Chillon – the castle of the Savoyards, Bernese and Vaudois

This picturesque castle, the Chateau de Chillon, is at the eastern end of Lac Leman (Lake Geneva) and was built to control the road around the lake as well as that part of the lake itself. From the castle you can see Montreux, the Alps and, on the other side of the lake, France. A visit to this castle could take most of the day but if you press on you can squeeze it into half a day. The audio guides are good. You can get there by coach, car or train and admission in reasonable – a ticket for a family of six for example costs CHF 25.

The castle is on a natural island just a few metres from the shore so that a natural moat adds to its high walls to make it almost impregnable. The steep slopes of the mountains behind would in former times have made it impossible to pass without going directly underneath the battlements of the castle (although today a hair-raising concrete motorway is perched high above and around the North of the lake).

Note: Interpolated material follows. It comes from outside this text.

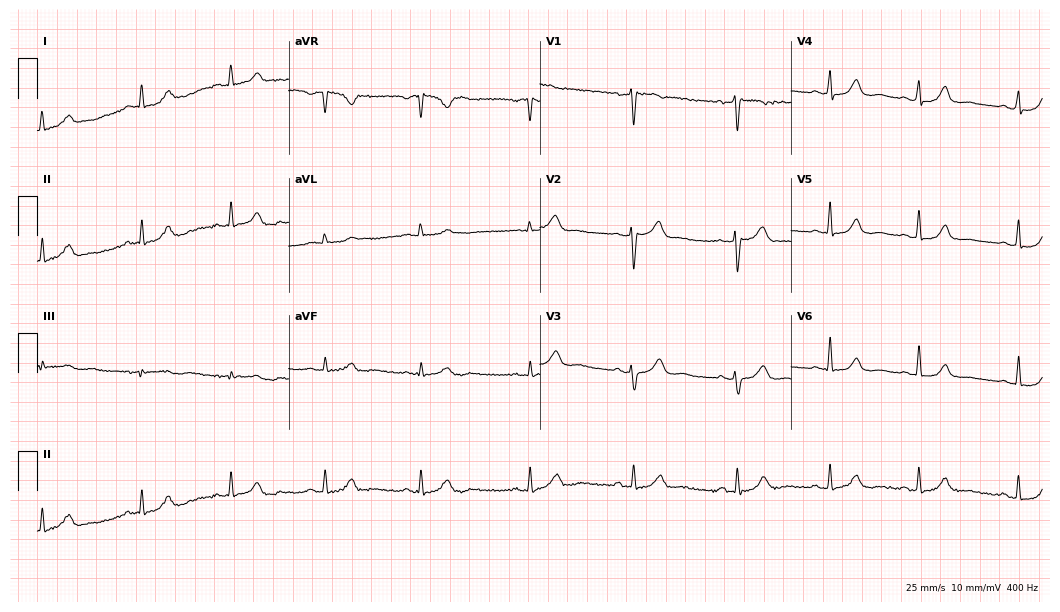
Standard 12-lead ECG recorded from a female patient, 51 years old (10.2-second recording at 400 Hz). Read as a normal ECG.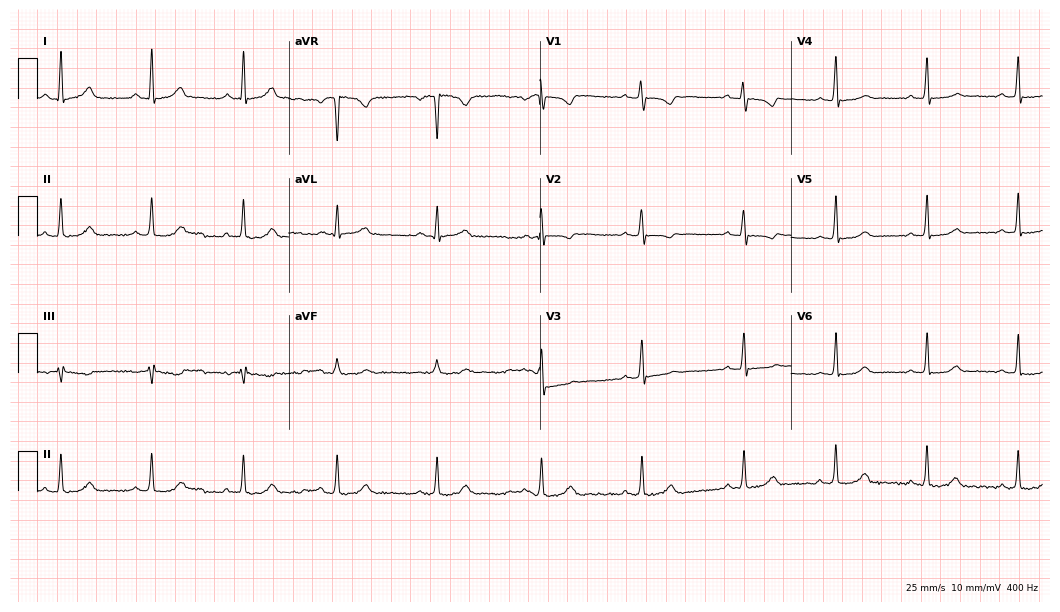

For hundreds of years Chillon served as a centre of power, a base for control of trade and a symbol of the ruling elite. It was also important as a secure prison and its dungeon has earned it notoriety and contributed to its tourist status. In 1530 a prisoner called Francois de Bonivard was kept there chained to a pillar and kept in the dungeon for 6 years. Almost 300 years later when Lord Byron visited Chillon in 1816 he was inspired by Bonivard’s experience to write the “Prisoner of Chillon”. Bonivard’s imprisonment also inspired many painters including De La Croix.

A great building phase of the castle was under the Duke Pierre, one of the counts of Savoy (1203 –1268), who developed the nearby Villeneuve into a major trading centre, and added three big towers and central keep.

The great turning point in the history of the castle came in 1536 when the long rule of the Savoyards came to and end and the army of Berne captured the castle. Apart from freeing Bonivard they also provoked the then leader of the Savoyards, Antoine do Beaufort, to escape by boat from the Chillon across the lake. It remained the headquarters for the Bernese bailiffs controlling this region until 1798 when the leaders of Vaud princes gained control.